Publication year - 2014
Publication title -
clinical and experimental allergy
Language(s) - English
Resource type - Journals
SCImago Journal Rank - 1.462
H-Index - 154
eISSN - 1365-2222
pISSN - 0954-7894
DOI - 10.1111/cea.12290
Subject(s) - foxp3 , il 2 receptor , sensitization , immunology , allergy , peripheral blood mononuclear cell , population , medicine , biology , t cell , immune system , biochemistry , environmental health , in vitro
Summary Background The role of FOXP 3 + regulatory T cells in the prevention against sensitization and allergy development is controversial. Objective We followed 65 newborn Swedish children from farming and non‐farming families from birth to 3 years of age and investigated the relation between CD 4 + T cell subsets in blood samples and development of sensitization and allergic disease. Methods The proportions of FOXP 3 + CD 25 high , CTLA ‐4 + CD 25 + , CD 45 RO + , HLA ‐ DR + , CCR 4 + or α4β7 + within the CD 4 + T cell population were examined by flow cytometry of blood samples at several time‐points. Mononuclear cells were isolated from blood and stimulated with birch allergen, ovalbumin or the mitogen PHA , and the levels of IL ‐1β, IL ‐6, TNF , IFN ‐γ, IL ‐5 and IL ‐13 were measured. A clinical evaluation regarding the presence of allergen‐specific IgE and allergy was performed at 18 and 36 months of age. Results Multivariate discriminant analysis revealed that children who were sensitized at 18 or 36 months of age had higher proportions of FOXP 3 + CD 25 high T cells at birth and at 3 days of life than children who remained non‐sensitized, whereas allergy was unrelated to the neonatal proportions of these cells. The proportions of CTLA ‐4 + CD 25 + T cells were unrelated to both sensitization and allergy. The association between higher proportions of FOXP 3 + CD 25 high T cells and sensitization persisted after exclusion of farmer's children.
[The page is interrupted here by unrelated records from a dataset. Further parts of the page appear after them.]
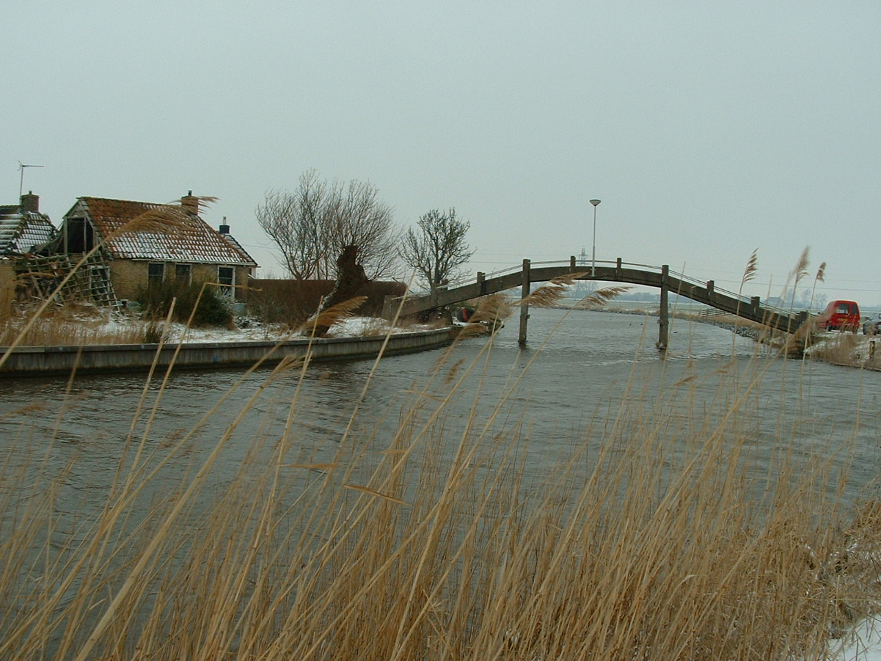 betonnen 'Heechhout', letterlijk: hoge houten voetgangersbrug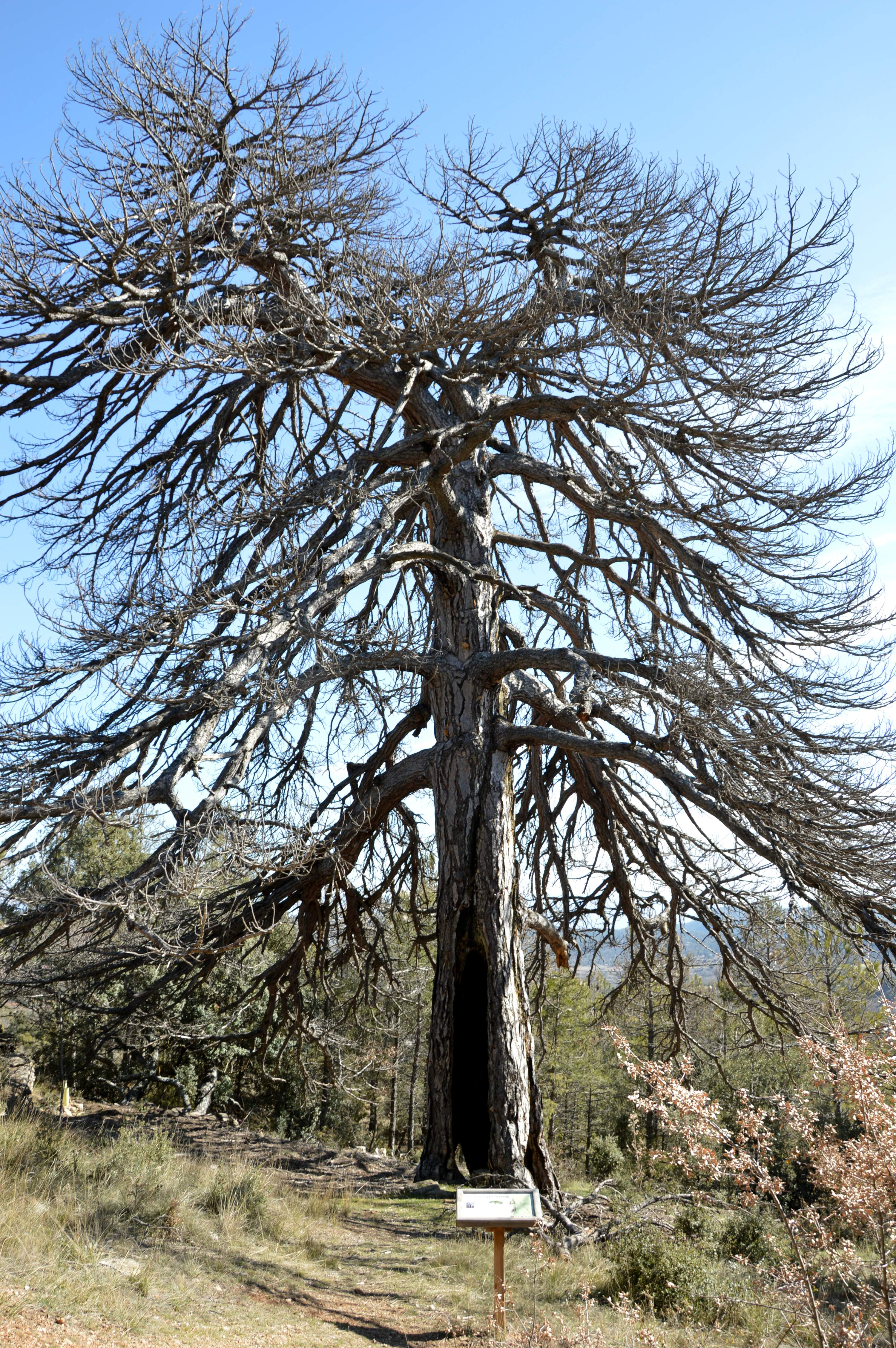 Vista general del Pino Ramudo, monumental pino laricio (Pinus nigra), ya muerto en Alobras (Teruel), 2017.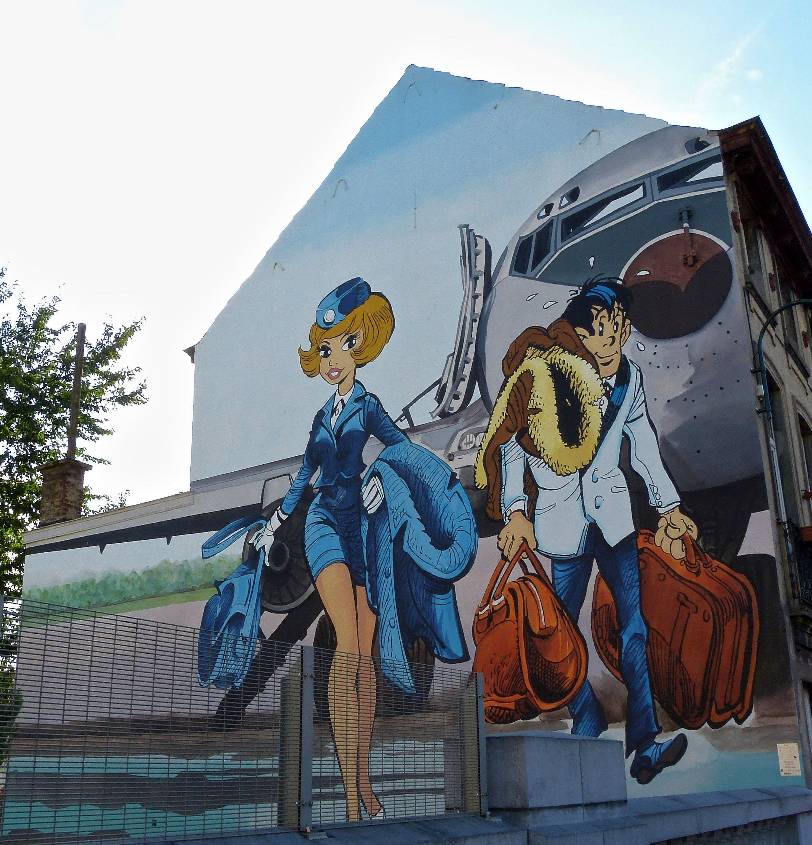 Stripmuur Natasja te Laken (Brussel)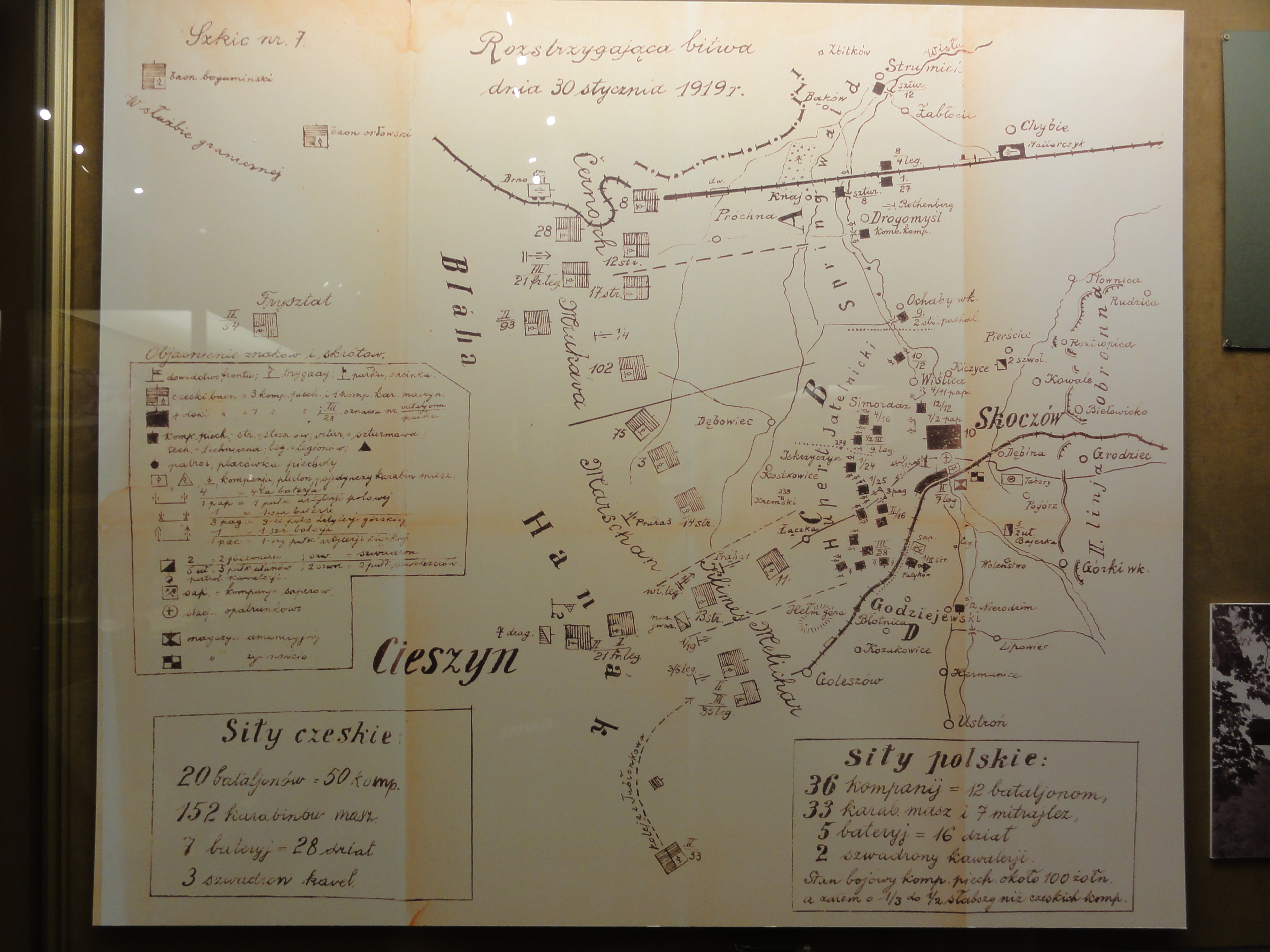 Muzeum ŚC - Mapa bitwy skoczowskiej

Finally, a farming environment was associated with lower proportions of FOXP3 + CD25 high T cells in early infancy and to a more prominent T cell memory conversion and cytokine production. Conclusion & Clinical Relevance Our results indicate that high proportions of FOXP 3 + CD 25 high T cells in neonates are not protective against later sensitization or development of allergy.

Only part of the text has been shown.